Records for this exercise Block Start
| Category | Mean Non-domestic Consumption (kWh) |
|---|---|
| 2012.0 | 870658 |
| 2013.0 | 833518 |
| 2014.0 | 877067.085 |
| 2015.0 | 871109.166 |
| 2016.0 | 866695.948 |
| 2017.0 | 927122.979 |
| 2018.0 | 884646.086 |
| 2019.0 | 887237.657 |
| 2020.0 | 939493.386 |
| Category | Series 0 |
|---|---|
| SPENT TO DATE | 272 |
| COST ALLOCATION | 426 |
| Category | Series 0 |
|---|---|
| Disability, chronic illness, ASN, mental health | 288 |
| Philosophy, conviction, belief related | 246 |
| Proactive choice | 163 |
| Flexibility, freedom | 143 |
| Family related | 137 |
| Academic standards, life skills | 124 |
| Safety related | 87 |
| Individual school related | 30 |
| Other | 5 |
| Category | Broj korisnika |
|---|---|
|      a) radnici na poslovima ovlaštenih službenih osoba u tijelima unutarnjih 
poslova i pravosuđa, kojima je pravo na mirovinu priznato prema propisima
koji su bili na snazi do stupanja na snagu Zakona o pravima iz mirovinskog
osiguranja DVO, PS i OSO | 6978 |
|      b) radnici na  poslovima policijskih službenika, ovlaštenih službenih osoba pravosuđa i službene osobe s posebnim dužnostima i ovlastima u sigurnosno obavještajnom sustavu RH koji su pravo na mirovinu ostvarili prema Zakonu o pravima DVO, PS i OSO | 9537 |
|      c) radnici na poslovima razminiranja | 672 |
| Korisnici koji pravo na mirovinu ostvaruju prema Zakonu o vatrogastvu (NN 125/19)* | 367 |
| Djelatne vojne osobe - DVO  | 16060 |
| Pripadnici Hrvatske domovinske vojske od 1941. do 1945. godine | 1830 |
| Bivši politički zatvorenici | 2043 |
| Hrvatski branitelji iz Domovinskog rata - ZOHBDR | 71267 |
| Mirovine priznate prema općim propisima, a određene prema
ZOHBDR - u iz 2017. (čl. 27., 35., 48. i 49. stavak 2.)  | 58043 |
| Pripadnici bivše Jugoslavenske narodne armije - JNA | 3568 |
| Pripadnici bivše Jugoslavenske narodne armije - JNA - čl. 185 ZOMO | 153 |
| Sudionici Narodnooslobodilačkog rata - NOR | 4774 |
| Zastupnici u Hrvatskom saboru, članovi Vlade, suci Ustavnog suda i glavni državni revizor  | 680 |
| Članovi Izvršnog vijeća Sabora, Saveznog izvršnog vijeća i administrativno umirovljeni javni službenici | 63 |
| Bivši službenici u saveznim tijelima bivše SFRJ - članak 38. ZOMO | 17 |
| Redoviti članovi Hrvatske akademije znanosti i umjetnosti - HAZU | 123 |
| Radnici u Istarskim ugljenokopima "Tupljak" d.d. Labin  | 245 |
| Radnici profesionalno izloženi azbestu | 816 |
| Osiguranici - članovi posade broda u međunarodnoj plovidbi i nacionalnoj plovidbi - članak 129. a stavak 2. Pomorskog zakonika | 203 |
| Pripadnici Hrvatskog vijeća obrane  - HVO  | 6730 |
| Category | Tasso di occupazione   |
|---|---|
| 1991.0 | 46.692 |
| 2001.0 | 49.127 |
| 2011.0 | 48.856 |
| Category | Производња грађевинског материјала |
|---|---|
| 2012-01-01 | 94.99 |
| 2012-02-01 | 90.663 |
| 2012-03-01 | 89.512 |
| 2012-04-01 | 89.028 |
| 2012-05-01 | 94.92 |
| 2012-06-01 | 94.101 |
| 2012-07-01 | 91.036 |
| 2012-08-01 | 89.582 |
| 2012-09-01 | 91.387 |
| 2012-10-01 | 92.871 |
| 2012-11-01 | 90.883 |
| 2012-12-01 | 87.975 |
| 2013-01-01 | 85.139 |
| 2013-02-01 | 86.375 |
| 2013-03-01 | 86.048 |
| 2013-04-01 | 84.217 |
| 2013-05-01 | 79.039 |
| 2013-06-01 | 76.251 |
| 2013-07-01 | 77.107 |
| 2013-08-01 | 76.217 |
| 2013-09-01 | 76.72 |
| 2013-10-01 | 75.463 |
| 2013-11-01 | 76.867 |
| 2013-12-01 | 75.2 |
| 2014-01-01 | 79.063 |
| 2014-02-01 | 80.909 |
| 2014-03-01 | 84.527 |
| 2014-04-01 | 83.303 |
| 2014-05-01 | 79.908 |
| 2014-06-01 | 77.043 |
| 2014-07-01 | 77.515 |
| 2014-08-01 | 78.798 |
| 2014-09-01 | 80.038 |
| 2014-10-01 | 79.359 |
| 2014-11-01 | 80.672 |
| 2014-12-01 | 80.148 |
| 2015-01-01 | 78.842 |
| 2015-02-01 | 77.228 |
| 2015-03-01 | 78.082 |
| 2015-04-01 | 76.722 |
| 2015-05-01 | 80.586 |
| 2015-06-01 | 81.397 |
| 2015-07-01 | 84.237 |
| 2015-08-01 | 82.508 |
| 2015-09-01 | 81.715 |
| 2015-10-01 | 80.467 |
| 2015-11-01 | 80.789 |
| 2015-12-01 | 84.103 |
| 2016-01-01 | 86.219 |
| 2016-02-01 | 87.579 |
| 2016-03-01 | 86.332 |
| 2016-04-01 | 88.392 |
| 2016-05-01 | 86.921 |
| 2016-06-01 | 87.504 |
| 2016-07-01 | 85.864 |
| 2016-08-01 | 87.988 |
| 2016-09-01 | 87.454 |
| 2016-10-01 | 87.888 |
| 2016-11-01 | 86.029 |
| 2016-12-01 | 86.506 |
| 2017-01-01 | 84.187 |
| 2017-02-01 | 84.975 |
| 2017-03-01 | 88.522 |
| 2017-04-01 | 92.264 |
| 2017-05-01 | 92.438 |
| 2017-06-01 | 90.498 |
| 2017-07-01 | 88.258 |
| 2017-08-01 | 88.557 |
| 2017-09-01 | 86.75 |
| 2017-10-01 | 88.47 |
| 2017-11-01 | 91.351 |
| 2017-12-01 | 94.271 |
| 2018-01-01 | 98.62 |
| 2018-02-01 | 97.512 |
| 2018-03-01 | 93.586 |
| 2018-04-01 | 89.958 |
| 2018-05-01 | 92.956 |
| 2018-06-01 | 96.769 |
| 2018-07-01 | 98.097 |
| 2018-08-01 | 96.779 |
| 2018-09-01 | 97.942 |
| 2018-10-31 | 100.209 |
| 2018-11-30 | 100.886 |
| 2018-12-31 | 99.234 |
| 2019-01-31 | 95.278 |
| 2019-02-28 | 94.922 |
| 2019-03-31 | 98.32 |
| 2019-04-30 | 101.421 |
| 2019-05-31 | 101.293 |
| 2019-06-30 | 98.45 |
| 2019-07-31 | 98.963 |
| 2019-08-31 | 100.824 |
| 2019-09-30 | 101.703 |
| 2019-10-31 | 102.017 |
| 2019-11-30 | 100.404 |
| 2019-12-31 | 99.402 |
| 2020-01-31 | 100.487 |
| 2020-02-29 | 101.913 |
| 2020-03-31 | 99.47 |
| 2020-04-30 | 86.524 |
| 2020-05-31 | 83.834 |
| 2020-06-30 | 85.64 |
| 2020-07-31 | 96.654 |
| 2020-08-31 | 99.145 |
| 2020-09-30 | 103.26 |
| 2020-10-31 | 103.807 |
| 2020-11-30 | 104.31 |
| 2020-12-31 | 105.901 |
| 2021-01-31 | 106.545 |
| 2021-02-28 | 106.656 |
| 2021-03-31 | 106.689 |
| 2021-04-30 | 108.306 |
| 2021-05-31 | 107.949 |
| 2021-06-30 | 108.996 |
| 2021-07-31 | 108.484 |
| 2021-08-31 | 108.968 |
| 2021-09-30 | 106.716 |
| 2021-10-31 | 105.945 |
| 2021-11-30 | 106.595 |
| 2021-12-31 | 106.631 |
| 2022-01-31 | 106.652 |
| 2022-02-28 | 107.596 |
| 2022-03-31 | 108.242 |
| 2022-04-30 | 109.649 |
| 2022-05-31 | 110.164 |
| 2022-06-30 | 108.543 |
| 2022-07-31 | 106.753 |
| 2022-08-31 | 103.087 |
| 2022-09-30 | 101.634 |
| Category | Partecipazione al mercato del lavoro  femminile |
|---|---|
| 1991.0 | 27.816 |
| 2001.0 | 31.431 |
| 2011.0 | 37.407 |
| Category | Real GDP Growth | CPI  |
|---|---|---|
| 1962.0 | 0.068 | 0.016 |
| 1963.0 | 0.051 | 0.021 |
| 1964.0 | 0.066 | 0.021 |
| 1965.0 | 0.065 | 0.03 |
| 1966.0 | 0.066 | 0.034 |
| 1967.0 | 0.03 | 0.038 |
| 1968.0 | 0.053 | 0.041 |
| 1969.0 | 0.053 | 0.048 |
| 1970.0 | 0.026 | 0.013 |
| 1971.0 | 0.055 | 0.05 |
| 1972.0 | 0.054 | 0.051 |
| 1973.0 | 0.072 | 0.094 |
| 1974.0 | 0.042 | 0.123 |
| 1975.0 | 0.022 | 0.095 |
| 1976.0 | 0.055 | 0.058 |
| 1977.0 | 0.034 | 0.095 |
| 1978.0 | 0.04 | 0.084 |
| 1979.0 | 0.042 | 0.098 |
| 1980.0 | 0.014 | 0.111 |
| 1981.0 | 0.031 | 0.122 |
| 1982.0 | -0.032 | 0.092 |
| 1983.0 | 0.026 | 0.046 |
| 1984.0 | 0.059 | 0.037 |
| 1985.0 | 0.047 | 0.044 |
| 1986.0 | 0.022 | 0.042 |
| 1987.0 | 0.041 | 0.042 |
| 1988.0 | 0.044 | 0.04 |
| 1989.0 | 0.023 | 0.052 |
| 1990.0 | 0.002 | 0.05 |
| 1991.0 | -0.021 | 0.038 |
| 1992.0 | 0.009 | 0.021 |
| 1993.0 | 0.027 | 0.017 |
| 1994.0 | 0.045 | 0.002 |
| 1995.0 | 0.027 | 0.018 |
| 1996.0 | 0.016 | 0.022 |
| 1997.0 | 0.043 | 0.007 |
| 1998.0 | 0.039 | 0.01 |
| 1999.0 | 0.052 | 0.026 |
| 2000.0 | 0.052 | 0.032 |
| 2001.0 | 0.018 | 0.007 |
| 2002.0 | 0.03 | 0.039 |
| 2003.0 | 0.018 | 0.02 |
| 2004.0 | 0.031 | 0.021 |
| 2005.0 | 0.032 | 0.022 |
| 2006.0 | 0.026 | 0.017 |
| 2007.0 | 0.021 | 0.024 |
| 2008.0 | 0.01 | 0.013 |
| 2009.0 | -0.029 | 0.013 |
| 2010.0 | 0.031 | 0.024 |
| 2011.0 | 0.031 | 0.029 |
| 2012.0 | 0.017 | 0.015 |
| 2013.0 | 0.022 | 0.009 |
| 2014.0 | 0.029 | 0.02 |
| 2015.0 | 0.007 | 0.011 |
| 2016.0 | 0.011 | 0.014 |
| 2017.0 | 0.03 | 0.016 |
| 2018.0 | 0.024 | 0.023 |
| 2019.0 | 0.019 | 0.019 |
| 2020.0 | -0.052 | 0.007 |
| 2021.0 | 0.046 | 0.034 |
Records for this exercise Block End
*Task goal*. Both the line containing "službenici | 63 |" and the line containing "2017-06-01 | 90.498 |" belong in the answer. Print them and every line above that falls between them exactly, and no others.

*Exercise output*.
| Članovi Izvršnog vijeća Sabora, Saveznog izvršnog vijeća i administrativno umirovljeni javni službenici | 63 |
| Bivši službenici u saveznim tijelima bivše SFRJ - članak 38. ZOMO | 17 |
| Redoviti članovi Hrvatske akademije znanosti i umjetnosti - HAZU | 123 |
| Radnici u Istarskim ugljenokopima "Tupljak" d.d. Labin  | 245 |
| Radnici profesionalno izloženi azbestu | 816 |
| Osiguranici - članovi posade broda u međunarodnoj plovidbi i nacionalnoj plovidbi - članak 129. a stavak 2. Pomorskog zakonika | 203 |
| Pripadnici Hrvatskog vijeća obrane  - HVO  | 6730 |
| Category | Tasso di occupazione   |
|---|---|
| 1991.0 | 46.692 |
| 2001.0 | 49.127 |
| 2011.0 | 48.856 |
| Category | Производња грађевинског материјала |
|---|---|
| 2012-01-01 | 94.99 |
| 2012-02-01 | 90.663 |
| 2012-03-01 | 89.512 |
| 2012-04-01 | 89.028 |
| 2012-05-01 | 94.92 |
| 2012-06-01 | 94.101 |
| 2012-07-01 | 91.036 |
| 2012-08-01 | 89.582 |
| 2012-09-01 | 91.387 |
| 2012-10-01 | 92.871 |
| 2012-11-01 | 90.883 |
| 2012-12-01 | 87.975 |
| 2013-01-01 | 85.139 |
| 2013-02-01 | 86.375 |
| 2013-03-01 | 86.048 |
| 2013-04-01 | 84.217 |
| 2013-05-01 | 79.039 |
| 2013-06-01 | 76.251 |
| 2013-07-01 | 77.107 |
| 2013-08-01 | 76.217 |
| 2013-09-01 | 76.72 |
| 2013-10-01 | 75.463 |
| 2013-11-01 | 76.867 |
| 2013-12-01 | 75.2 |
| 2014-01-01 | 79.063 |
| 2014-02-01 | 80.909 |
| 2014-03-01 | 84.527 |
| 2014-04-01 | 83.303 |
| 2014-05-01 | 79.908 |
| 2014-06-01 | 77.043 |
| 2014-07-01 | 77.515 |
| 2014-08-01 | 78.798 |
| 2014-09-01 | 80.038 |
| 2014-10-01 | 79.359 |
| 2014-11-01 | 80.672 |
| 2014-12-01 | 80.148 |
| 2015-01-01 | 78.842 |
| 2015-02-01 | 77.228 |
| 2015-03-01 | 78.082 |
| 2015-04-01 | 76.722 |
| 2015-05-01 | 80.586 |
| 2015-06-01 | 81.397 |
| 2015-07-01 | 84.237 |
| 2015-08-01 | 82.508 |
| 2015-09-01 | 81.715 |
| 2015-10-01 | 80.467 |
| 2015-11-01 | 80.789 |
| 2015-12-01 | 84.103 |
| 2016-01-01 | 86.219 |
| 2016-02-01 | 87.579 |
| 2016-03-01 | 86.332 |
| 2016-04-01 | 88.392 |
| 2016-05-01 | 86.921 |
| 2016-06-01 | 87.504 |
| 2016-07-01 | 85.864 |
| 2016-08-01 | 87.988 |
| 2016-09-01 | 87.454 |
| 2016-10-01 | 87.888 |
| 2016-11-01 | 86.029 |
| 2016-12-01 | 86.506 |
| 2017-01-01 | 84.187 |
| 2017-02-01 | 84.975 |
| 2017-03-01 | 88.522 |
| 2017-04-01 | 92.264 |
| 2017-05-01 | 92.438 |
| 2017-06-01 | 90.498 |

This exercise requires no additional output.